White House Holds ‘Identification’ Meeting

As a sign of how serious the whole issue of diamond identification has become, the White House Office of Science and Technology Policy held a conference on “Technologies for [Diamond] Identification and Certification” in January.

In addition to an all-star roster of geologists and gemologists, the event drew representatives of the industry, nongovernmental organizations (NGOs), federal agencies from the Customs Service to the State Department, and the governments of the United Kingdom, Botswana, South Africa, Belgium, Israel, Switzerland, Russia, and Sierra Leone.

The group’s mandate was laid out early by Gayle E. Smith, a member of the President’s National Security Council: “We need a regime that is tight enough that I can’t just put diamonds in my pocket and walk off with them.”

National Security Advisor Samuel R. “Sandy” Berger appeared briefly at the event, calling conflict diamonds a “national security issue” for the United States. “We take the issue of conflict diamonds deadly seriously,” he said. “These precious gems can be instruments of death. The international community needs to develop a certification regime now-not one that is perfect, but one that will significantly increase the cost of trading in conflict diamonds.” He told the group they were “using scientific and technical expertise to alleviate human suffering.”

While most felt a foolproof, cost-effective way to either identify or “tag” diamonds is years away, some felt there were some promising avenues of research.
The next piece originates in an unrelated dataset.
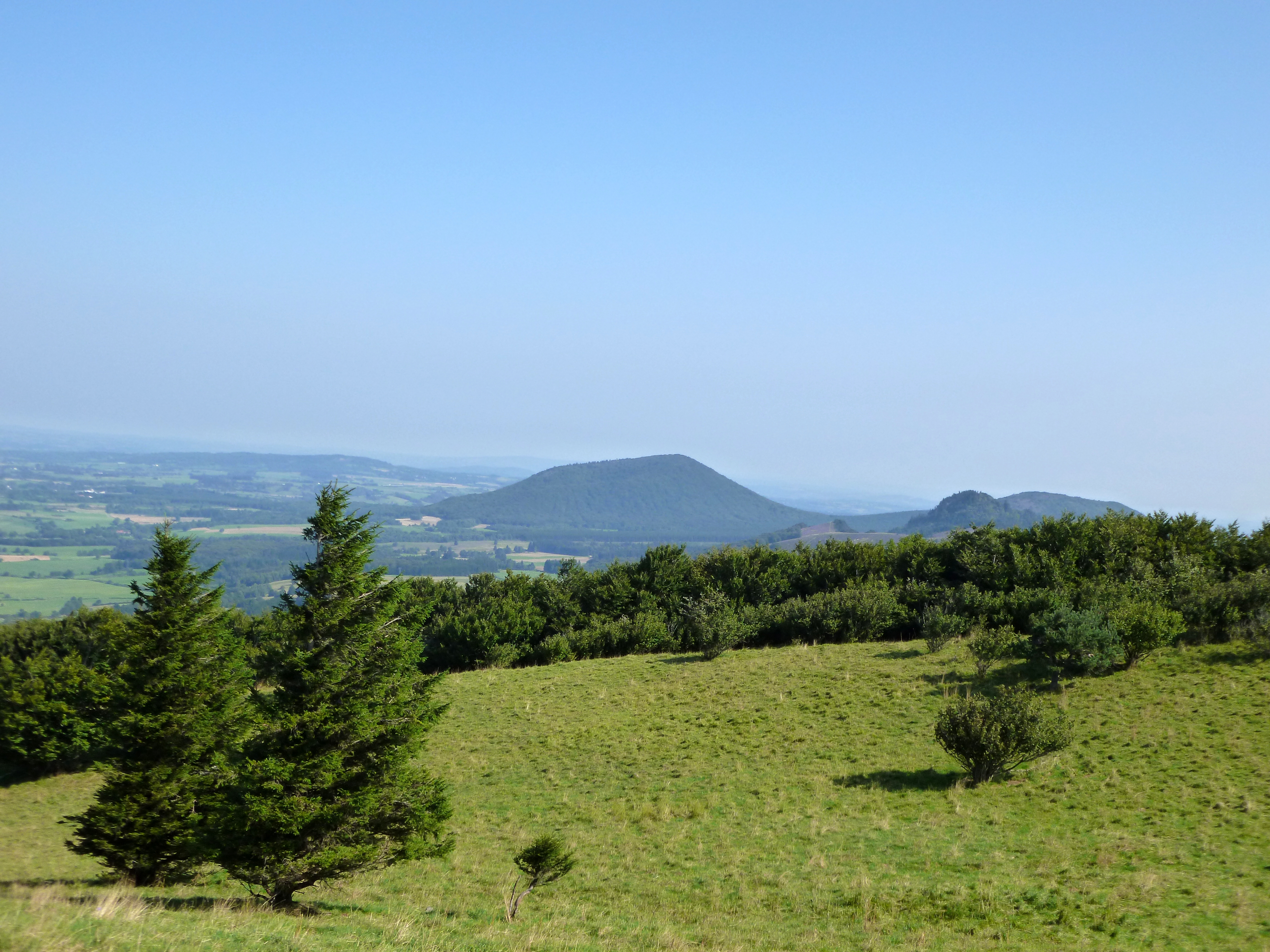 Du sommet du Puy de Côme, on aperçoit au fond le Puy de Louchadière (1 199m).

Industry representatives who attended the conference found it a positive event that may shed some light on a difficult problem.

Following morning speeches, the group gathered into breakout sessions, discussing technologies to ensure a chain of custody, spectroscopic analysis, chemical analysis and age dating, and tagging technologies.

The officials involved-all members of the outgoing Clinton administration-had wanted Bush administration officials to attend but said their replacements in the Office of Science and Technology had not yet been appointed.